Apart from any images, the entries are to be output exactly.

============================================================

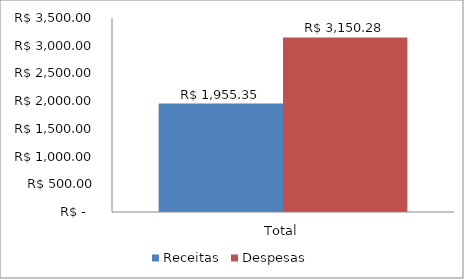
| Category | Receitas | Despesas |
|---|---|---|
| Total | 1955.35 | 3150.28 |
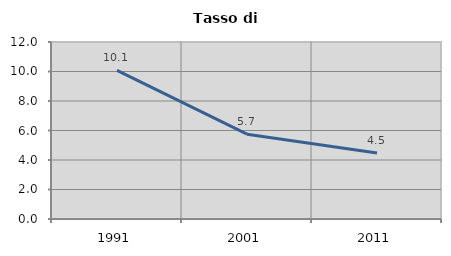
| Category | Tasso di disoccupazione   |
|---|---|
| 1991.0 | 10.077 |
| 2001.0 | 5.748 |
| 2011.0 | 4.481 |
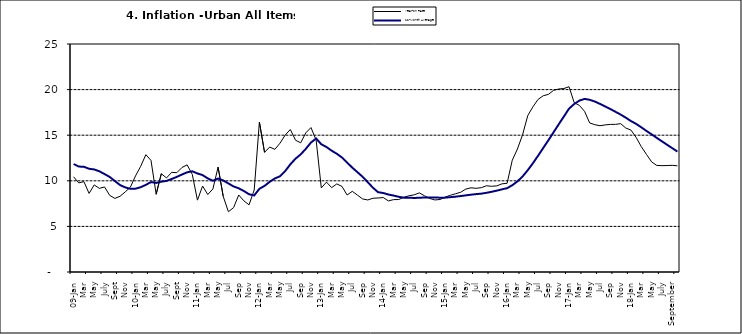
| Category | Year-on Rate | 12-Month Average |
|---|---|---|
| 09-Jan | 10.439 | 11.844 |
| Feb | 9.772 | 11.562 |
| Mar | 9.907 | 11.538 |
| Apr | 8.618 | 11.319 |
| May | 9.547 | 11.246 |
| June | 9.17 | 11.039 |
| July | 9.325 | 10.738 |
| Aug | 8.401 | 10.424 |
| Sept | 8.07 | 9.973 |
| Oct | 8.3 | 9.535 |
| Nov | 8.781 | 9.278 |
| Dec | 9.298 | 9.117 |
| 10-Jan | 10.534 | 9.136 |
| Feb | 11.584 | 9.297 |
| Mar | 12.864 | 9.555 |
| Apr | 12.24 | 9.859 |
| May | 8.524 | 9.769 |
| June | 10.781 | 9.904 |
| July | 10.313 | 9.987 |
| Aug | 10.924 | 10.197 |
| Sept | 10.891 | 10.43 |
| Oct | 11.457 | 10.689 |
| Nov | 11.748 | 10.932 |
| Dec | 10.699 | 11.042 |
| 11-Jan | 7.878 | 10.806 |
| Feb | 9.426 | 10.623 |
| Mar | 8.498 | 10.26 |
| Apr | 9.11 | 10.005 |
| May | 11.5 | 10.249 |
| Jun | 8.278 | 10.034 |
| Jul | 6.608 | 9.711 |
| Aug | 7.061 | 9.38 |
| Sep | 8.443 | 9.178 |
| Oct | 7.802 | 8.88 |
| Nov | 7.365 | 8.525 |
| Dec | 8.993 | 8.395 |
| 12-Jan | 16.445 | 9.119 |
| Feb | 13.123 | 9.443 |
| Mar | 13.701 | 9.889 |
| Apr | 13.447 | 10.259 |
| May | 14.127 | 10.496 |
| Jun | 15.012 | 11.062 |
| Jul | 15.63 | 11.81 |
| Aug | 14.456 | 12.422 |
| Sep | 14.162 | 12.893 |
| Oct | 15.26 | 13.506 |
| Nov | 15.836 | 14.199 |
| Dec | 14.459 | 14.637 |
| 13-Jan | 9.22 | 14.006 |
| Feb | 9.85 | 13.703 |
| Mar | 9.253 | 13.302 |
| Apr | 9.657 | 12.966 |
| May | 9.385 | 12.557 |
| Jun | 8.441 | 11.999 |
| Jul | 8.849 | 11.443 |
| Aug | 8.431 | 10.946 |
| Sep | 8.013 | 10.44 |
| Oct | 7.9 | 9.849 |
| Nov | 8.086 | 9.245 |
| Dec | 8.117 | 8.75 |
| 14-Jan | 8.164 | 8.662 |
| Feb | 7.791 | 8.493 |
| Mar | 7.937 | 8.384 |
| Apr | 7.947 | 8.246 |
| May | 8.195 | 8.151 |
| Jun | 8.358 | 8.146 |
| Jul | 8.464 | 8.118 |
| Aug | 8.673 | 8.141 |
| Sep | 8.357 | 8.17 |
| Oct | 8.064 | 8.182 |
| Nov | 7.902 | 8.165 |
| Dec | 7.948 | 8.151 |
| 15-Jan | 8.211 | 8.155 |
| Feb | 8.412 | 8.206 |
| Mar | 8.579 | 8.26 |
| Apr | 8.742 | 8.326 |
| May | 9.092 | 8.403 |
| Jun | 9.232 | 8.478 |
| Jul | 9.177 | 8.54 |
| Aug | 9.25 | 8.591 |
| Sep | 9.455 | 8.684 |
| Oct | 9.398 | 8.795 |
| Nov | 9.442 | 8.922 |
| Dec | 9.665 | 9.064 |
| 16-Jan | 9.728 | 9.19 |
| Feb | 12.254 | 9.516 |
| Mar | 13.485 | 9.935 |
| Apr | 15.052 | 10.474 |
| May | 17.148 | 11.165 |
| Jun | 18.111 | 11.925 |
| Jul | 18.927 | 12.754 |
| Aug | 19.325 | 13.605 |
| Sep | 19.476 | 14.444 |
| Oct | 19.914 | 15.318 |
| Nov | 20.067 | 16.193 |
| Dec | 20.118 | 17.05 |
| 17-Jan | 20.315 | 17.914 |
| Feb | 18.569 | 18.418 |
| Mar | 18.27 | 18.794 |
| Apr | 17.621 | 18.982 |
| May | 16.343 | 18.883 |
| Jun | 16.153 | 18.692 |
| Jul | 16.038 | 18.43 |
| Aug | 16.128 | 18.151 |
| Sep | 16.183 | 17.872 |
| Oct | 16.187 | 17.567 |
| Nov | 16.267 | 17.264 |
| Dec | 15.785 | 16.921 |
| 18-Jan | 15.559 | 16.55 |
| Feb | 14.763 | 16.241 |
| Mar | 13.748 | 15.866 |
| Apr | 12.893 | 15.468 |
| May | 12.077 | 15.096 |
| June | 11.683 | 14.706 |
| July | 11.661 | 14.329 |
| August | 11.673 | 13.951 |
| September | 11.697 | 13.578 |
| October | 11.64 | 13.206 |

============================================================

◆ Response to this exercise
| Category | Receitas | Despesas |
|---|---|---|
| Total | 1955.35 | 3150.28 |
| Category | Tasso di disoccupazione   |
|---|---|
| 1991.0 | 10.077 |
| 2001.0 | 5.748 |
| 2011.0 | 4.481 |
| Category | Year-on Rate | 12-Month Average |
|---|---|---|
| 09-Jan | 10.439 | 11.844 |
| Feb | 9.772 | 11.562 |
| Mar | 9.907 | 11.538 |
| Apr | 8.618 | 11.319 |
| May | 9.547 | 11.246 |
| June | 9.17 | 11.039 |
| July | 9.325 | 10.738 |
| Aug | 8.401 | 10.424 |
| Sept | 8.07 | 9.973 |
| Oct | 8.3 | 9.535 |
| Nov | 8.781 | 9.278 |
| Dec | 9.298 | 9.117 |
| 10-Jan | 10.534 | 9.136 |
| Feb | 11.584 | 9.297 |
| Mar | 12.864 | 9.555 |
| Apr | 12.24 | 9.859 |
| May | 8.524 | 9.769 |
| June | 10.781 | 9.904 |
| July | 10.313 | 9.987 |
| Aug | 10.924 | 10.197 |
| Sept | 10.891 | 10.43 |
| Oct | 11.457 | 10.689 |
| Nov | 11.748 | 10.932 |
| Dec | 10.699 | 11.042 |
| 11-Jan | 7.878 | 10.806 |
| Feb | 9.426 | 10.623 |
| Mar | 8.498 | 10.26 |
| Apr | 9.11 | 10.005 |
| May | 11.5 | 10.249 |
| Jun | 8.278 | 10.034 |
| Jul | 6.608 | 9.711 |
| Aug | 7.061 | 9.38 |
| Sep | 8.443 | 9.178 |
| Oct | 7.802 | 8.88 |
| Nov | 7.365 | 8.525 |
| Dec | 8.993 | 8.395 |
| 12-Jan | 16.445 | 9.119 |
| Feb | 13.123 | 9.443 |
| Mar | 13.701 | 9.889 |
| Apr | 13.447 | 10.259 |
| May | 14.127 | 10.496 |
| Jun | 15.012 | 11.062 |
| Jul | 15.63 | 11.81 |
| Aug | 14.456 | 12.422 |
| Sep | 14.162 | 12.893 |
| Oct | 15.26 | 13.506 |
| Nov | 15.836 | 14.199 |
| Dec | 14.459 | 14.637 |
| 13-Jan | 9.22 | 14.006 |
| Feb | 9.85 | 13.703 |
| Mar | 9.253 | 13.302 |
| Apr | 9.657 | 12.966 |
| May | 9.385 | 12.557 |
| Jun | 8.441 | 11.999 |
| Jul | 8.849 | 11.443 |
| Aug | 8.431 | 10.946 |
| Sep | 8.013 | 10.44 |
| Oct | 7.9 | 9.849 |
| Nov | 8.086 | 9.245 |
| Dec | 8.117 | 8.75 |
| 14-Jan | 8.164 | 8.662 |
| Feb | 7.791 | 8.493 |
| Mar | 7.937 | 8.384 |
| Apr | 7.947 | 8.246 |
| May | 8.195 | 8.151 |
| Jun | 8.358 | 8.146 |
| Jul | 8.464 | 8.118 |
| Aug | 8.673 | 8.141 |
| Sep | 8.357 | 8.17 |
| Oct | 8.064 | 8.182 |
| Nov | 7.902 | 8.165 |
| Dec | 7.948 | 8.151 |
| 15-Jan | 8.211 | 8.155 |
| Feb | 8.412 | 8.206 |
| Mar | 8.579 | 8.26 |
| Apr | 8.742 | 8.326 |
| May | 9.092 | 8.403 |
| Jun | 9.232 | 8.478 |
| Jul | 9.177 | 8.54 |
| Aug | 9.25 | 8.591 |
| Sep | 9.455 | 8.684 |
| Oct | 9.398 | 8.795 |
| Nov | 9.442 | 8.922 |
| Dec | 9.665 | 9.064 |
| 16-Jan | 9.728 | 9.19 |
| Feb | 12.254 | 9.516 |
| Mar | 13.485 | 9.935 |
| Apr | 15.052 | 10.474 |
| May | 17.148 | 11.165 |
| Jun | 18.111 | 11.925 |
| Jul | 18.927 | 12.754 |
| Aug | 19.325 | 13.605 |
| Sep | 19.476 | 14.444 |
| Oct | 19.914 | 15.318 |
| Nov | 20.067 | 16.193 |
| Dec | 20.118 | 17.05 |
| 17-Jan | 20.315 | 17.914 |
| Feb | 18.569 | 18.418 |
| Mar | 18.27 | 18.794 |
| Apr | 17.621 | 18.982 |
| May | 16.343 | 18.883 |
| Jun | 16.153 | 18.692 |
| Jul | 16.038 | 18.43 |
| Aug | 16.128 | 18.151 |
| Sep | 16.183 | 17.872 |
| Oct | 16.187 | 17.567 |
| Nov | 16.267 | 17.264 |
| Dec | 15.785 | 16.921 |
| 18-Jan | 15.559 | 16.55 |
| Feb | 14.763 | 16.241 |
| Mar | 13.748 | 15.866 |
| Apr | 12.893 | 15.468 |
| May | 12.077 | 15.096 |
| June | 11.683 | 14.706 |
| July | 11.661 | 14.329 |
| August | 11.673 | 13.951 |
| September | 11.697 | 13.578 |
| October | 11.64 | 13.206 |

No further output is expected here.